▶ **THE TASK**:
Give again, unaltered, the lines of the listing below that run from the line having "sample: Heart" through the line having "sample: Hippocampus".
*** Opening TASK INPUTS ***
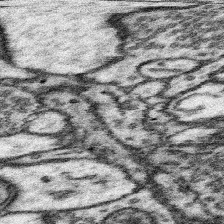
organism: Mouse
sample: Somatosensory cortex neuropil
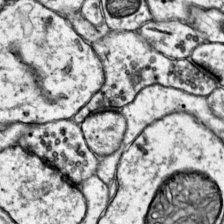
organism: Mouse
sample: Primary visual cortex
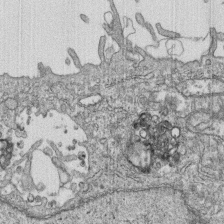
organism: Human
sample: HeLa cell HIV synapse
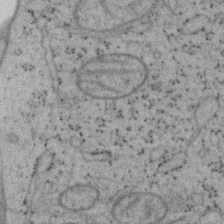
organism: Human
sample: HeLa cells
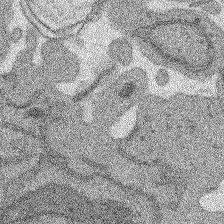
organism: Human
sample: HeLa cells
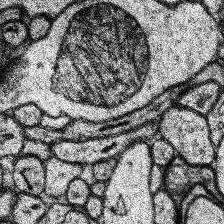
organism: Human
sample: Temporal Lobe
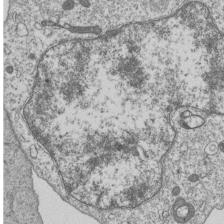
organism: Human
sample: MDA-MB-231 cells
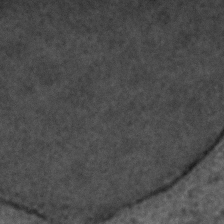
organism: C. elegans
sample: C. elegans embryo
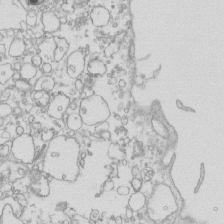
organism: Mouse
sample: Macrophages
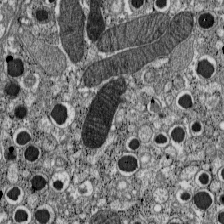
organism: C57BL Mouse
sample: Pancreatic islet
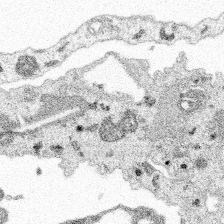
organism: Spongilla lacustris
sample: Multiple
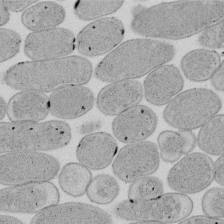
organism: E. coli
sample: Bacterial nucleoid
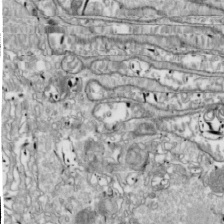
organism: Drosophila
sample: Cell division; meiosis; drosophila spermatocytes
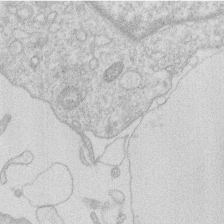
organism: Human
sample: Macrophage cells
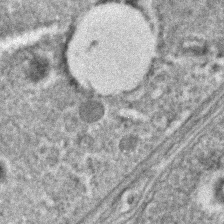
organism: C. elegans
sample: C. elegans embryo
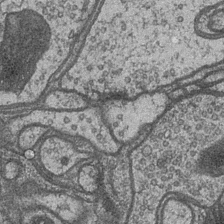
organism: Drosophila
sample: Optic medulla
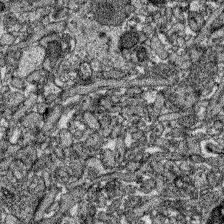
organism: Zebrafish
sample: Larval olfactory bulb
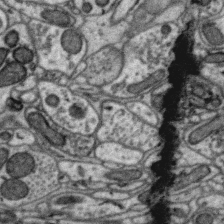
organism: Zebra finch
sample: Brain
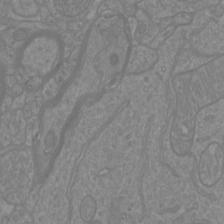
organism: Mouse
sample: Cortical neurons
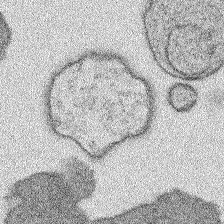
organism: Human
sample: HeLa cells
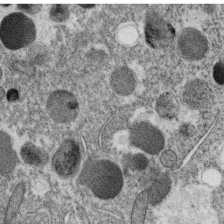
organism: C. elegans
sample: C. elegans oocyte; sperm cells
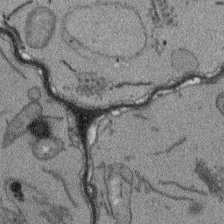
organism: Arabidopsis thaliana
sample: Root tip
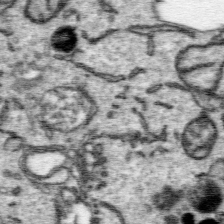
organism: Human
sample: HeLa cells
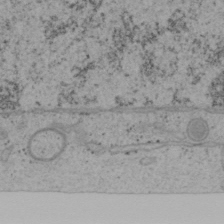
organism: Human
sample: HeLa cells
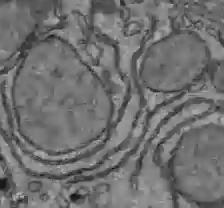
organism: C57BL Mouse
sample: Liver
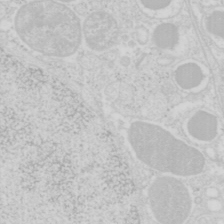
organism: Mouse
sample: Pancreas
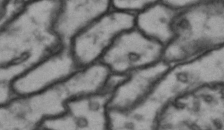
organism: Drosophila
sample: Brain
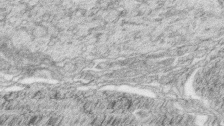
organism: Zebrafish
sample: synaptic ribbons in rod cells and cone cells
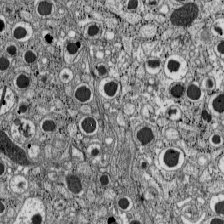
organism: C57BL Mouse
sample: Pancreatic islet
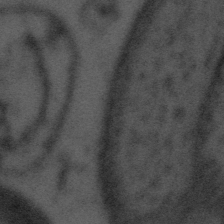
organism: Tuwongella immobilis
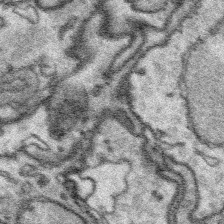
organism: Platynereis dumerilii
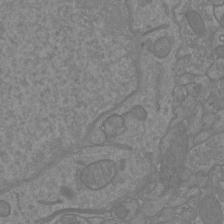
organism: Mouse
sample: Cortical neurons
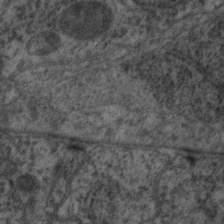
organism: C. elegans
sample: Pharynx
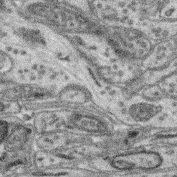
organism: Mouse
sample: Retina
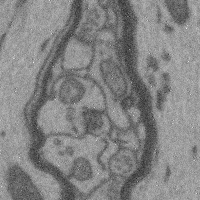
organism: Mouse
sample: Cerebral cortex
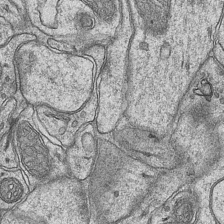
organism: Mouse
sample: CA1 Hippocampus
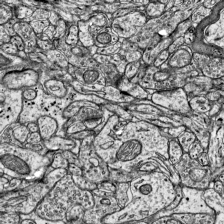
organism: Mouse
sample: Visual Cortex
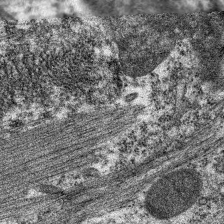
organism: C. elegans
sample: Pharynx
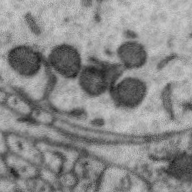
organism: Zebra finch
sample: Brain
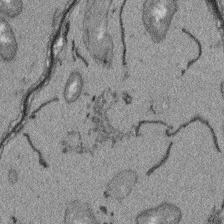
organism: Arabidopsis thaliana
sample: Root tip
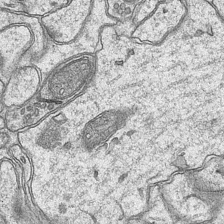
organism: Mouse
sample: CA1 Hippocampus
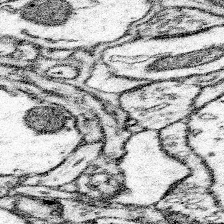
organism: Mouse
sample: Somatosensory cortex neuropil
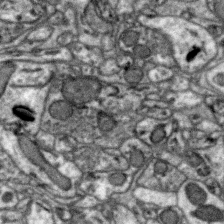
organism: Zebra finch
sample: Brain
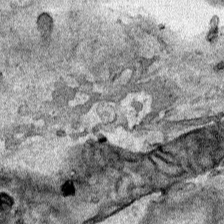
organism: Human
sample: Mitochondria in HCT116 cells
*** Closing TASK INPUTS ***
*** Opening TASK INPUTS ***
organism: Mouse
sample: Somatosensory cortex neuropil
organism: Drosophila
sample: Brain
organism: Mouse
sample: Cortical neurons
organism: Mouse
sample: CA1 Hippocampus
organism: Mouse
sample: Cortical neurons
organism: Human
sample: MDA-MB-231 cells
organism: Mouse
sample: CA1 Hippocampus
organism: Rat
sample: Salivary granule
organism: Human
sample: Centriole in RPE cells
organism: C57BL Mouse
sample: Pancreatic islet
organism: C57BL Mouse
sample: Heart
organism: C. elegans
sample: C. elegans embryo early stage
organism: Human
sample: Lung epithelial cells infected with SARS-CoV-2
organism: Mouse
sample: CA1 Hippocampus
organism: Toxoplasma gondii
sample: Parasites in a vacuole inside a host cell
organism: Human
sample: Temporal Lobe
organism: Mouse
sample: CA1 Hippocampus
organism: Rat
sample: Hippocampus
*** Closing TASK INPUTS ***
▶ **SOLUTION BELOW**:
sample: Heart
organism: C. elegans
sample: C. elegans embryo early stage
organism: Human
sample: Lung epithelial cells infected with SARS-CoV-2
organism: Mouse
sample: CA1 Hippocampus
organism: Toxoplasma gondii
sample: Parasites in a vacuole inside a host cell
organism: Human
sample: Temporal Lobe
organism: Mouse
sample: CA1 Hippocampus
organism: Rat
sample: Hippocampus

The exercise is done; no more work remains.